## TASK TO CARRY OUT
Output the listing word for word, minus images.

Start of DATA SECTION

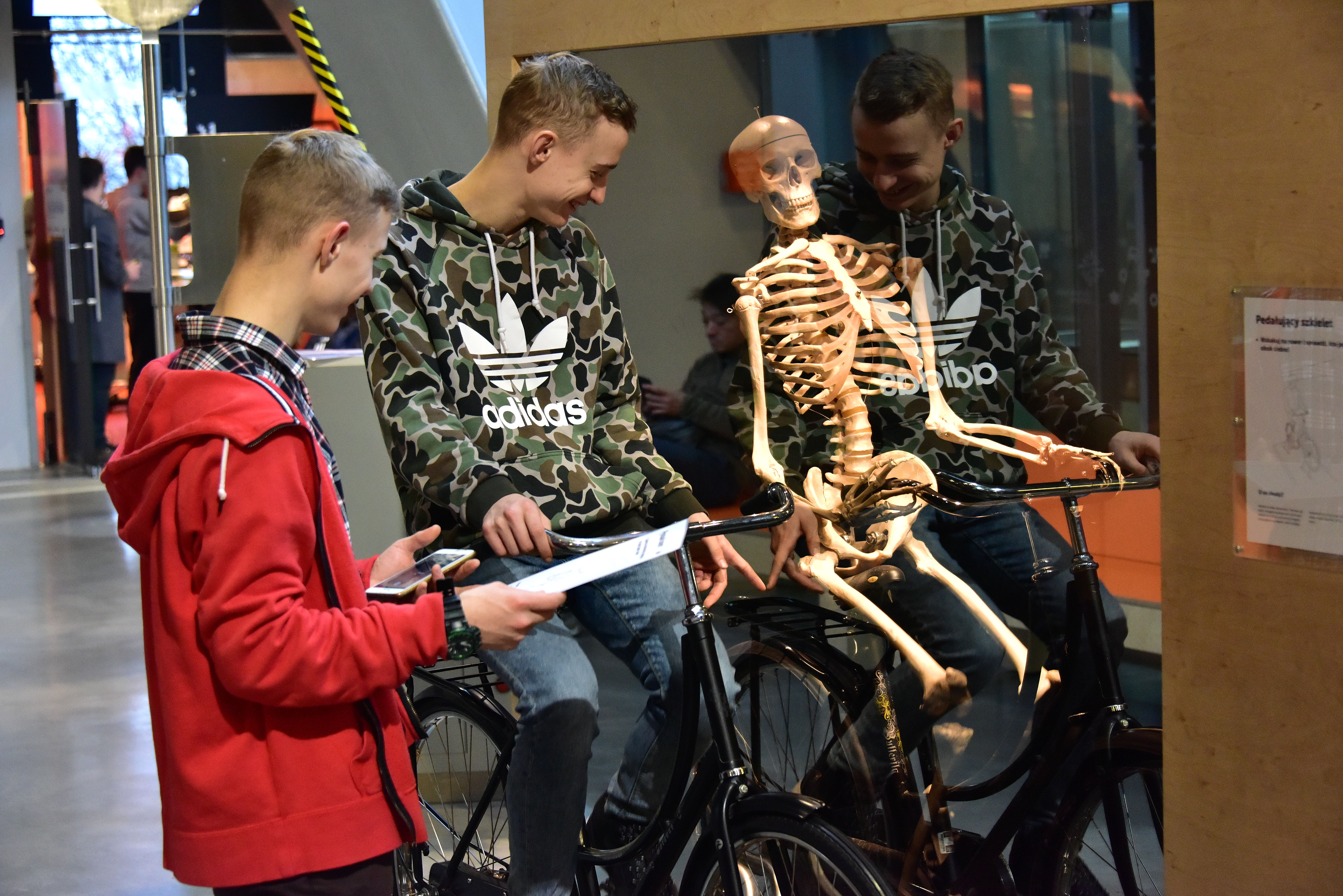 Centrum Nauki Kopernik w Warszawie. Instalacja Pedałujący szkielet
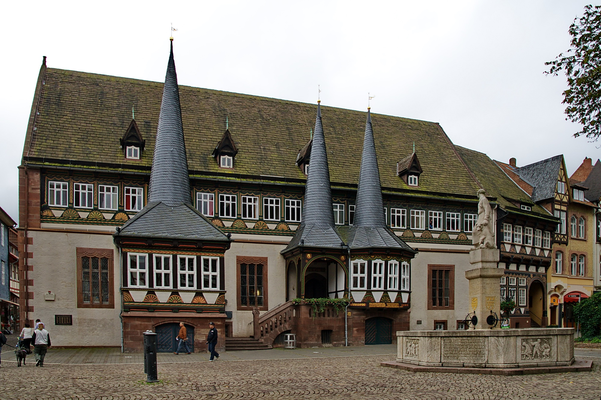 Altes Rathaus in Einbeck, Niedersachsen, Deutschland
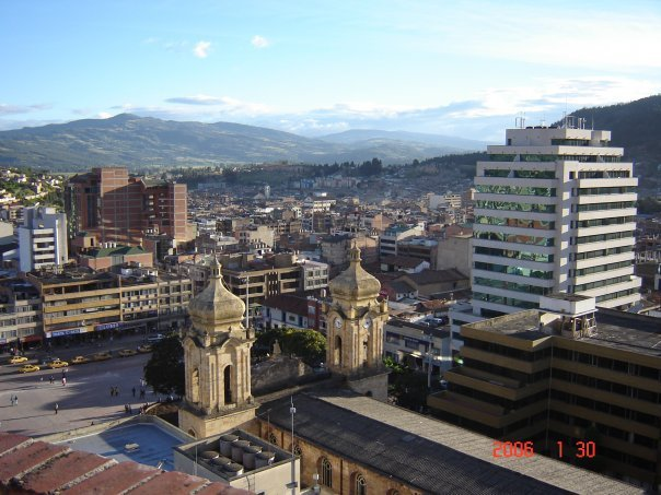 Duitama
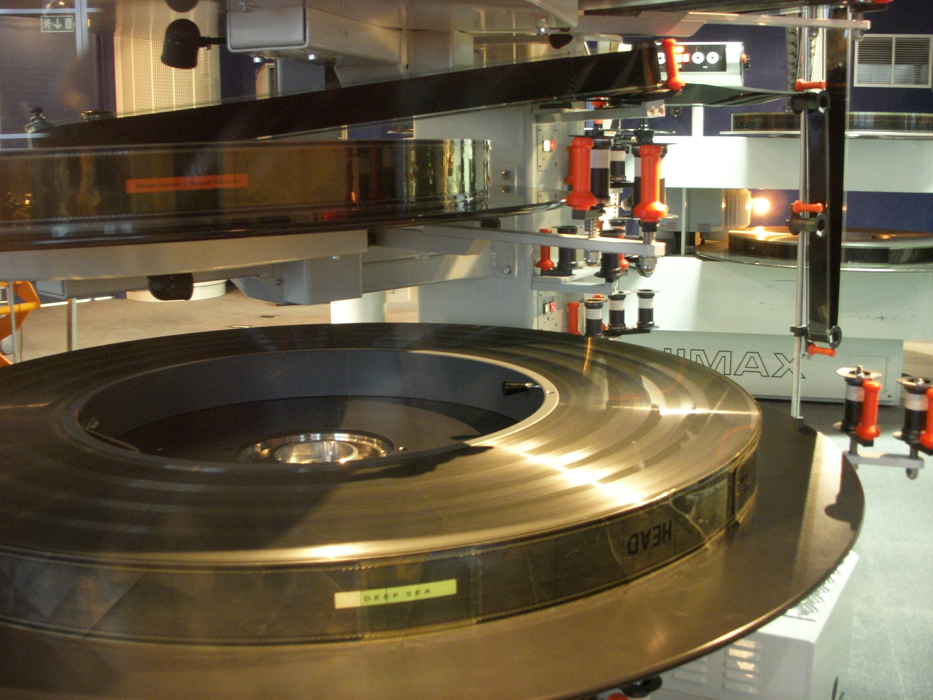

End of DATA SECTION

## OUTPUT FOR THIS TASK
 Centrum Nauki Kopernik w Warszawie. Instalacja Pedałujący szkielet
 Altes Rathaus in Einbeck, Niedersachsen, Deutschland
 Duitama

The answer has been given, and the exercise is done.